I principali svantaggi di questo metodo sono che
- richiede uno screening visivo di diverse centinaia di piastre F1 per il ≥75% di progenie F2 transgenica, che richiede molto tempo a causa della percentuale variabile e imprevedibile di trasmissione di array extracromosomici non integrati. In alternativa, per evitare lo screening delle piastre F1, è possibile eseguire diverse fasi successive di digiuno dopo l'irradiazione degli animali P0; Seguito dalla selezione di 100 animali transgenici e dallo screening per la progenie transgenica al 100%3.
- Non è adatto per ceppi che presentano una percentuale di trasmissione extracromosomica superiore al 60% poiché questa percentuale è difficile distinguere questa percentuale dal 75%.
- Poiché possono essere utilizzati solo ceppi con una velocità di trasmissione relativamente bassa, è necessario un numero elevato di animali P0 transgenici irradiati e l'osservazione di numerosi animali F1 e F2, che richiede molto tempo e un numero considerevole di piastre.
L'irradiazione dei vermi induce presumibilmente rotture a doppio filamento nel DNA e l'integrazione di array extracromosomici nei cromosomi avviene durante la riparazione del DNA. Pertanto, è probabile che le possibilità di ottenere un'integrazione mediata dall'irradiazione siano direttamente proporzionali al numero di cellule germinali che trasportano un array extracromosomico. I ceppi con un'alta velocità di trasmissione possono contenere più array di DNA transgenico rispetto ai ceppi con una bassa velocità di trasmissione, come suggerito in2, e mostrano un numero maggiore di cellule germinali che trasportano array extracromosomici. Pertanto, abbiamo ragionato che nelle linee altamente trasmittenti, i transgeni potrebbero essere più facili da integrare rispetto alle linee con una bassa velocità di trasmissione. Tuttavia, il protocollo standard esclude la possibilità di integrare transgeni con un'alta frequenza di trasmissione in quanto la percentuale di animali transgenici con un array extracromosomico non integrato può difficilmente essere distinta da quella della progenie di un animale F1 portatore di un'integrazione eterozigote del transgene nel genoma (Figura 1).
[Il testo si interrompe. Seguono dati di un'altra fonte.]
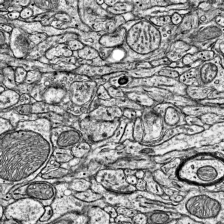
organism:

Qui mostriamo che per un particolare transgene, il numero di linee integrate recuperate dopo l'irradiazione con luce ultravioletta (UV) dipende dalla percentuale iniziale di trasmissione dell'array non integrato. Presentiamo un protocollo migliorato per l'integrazione dei transgeni mediata dall'irradiazione UV che è particolarmente rilevante per le linee che presentano un alto tasso di trasmissione di array transgenici.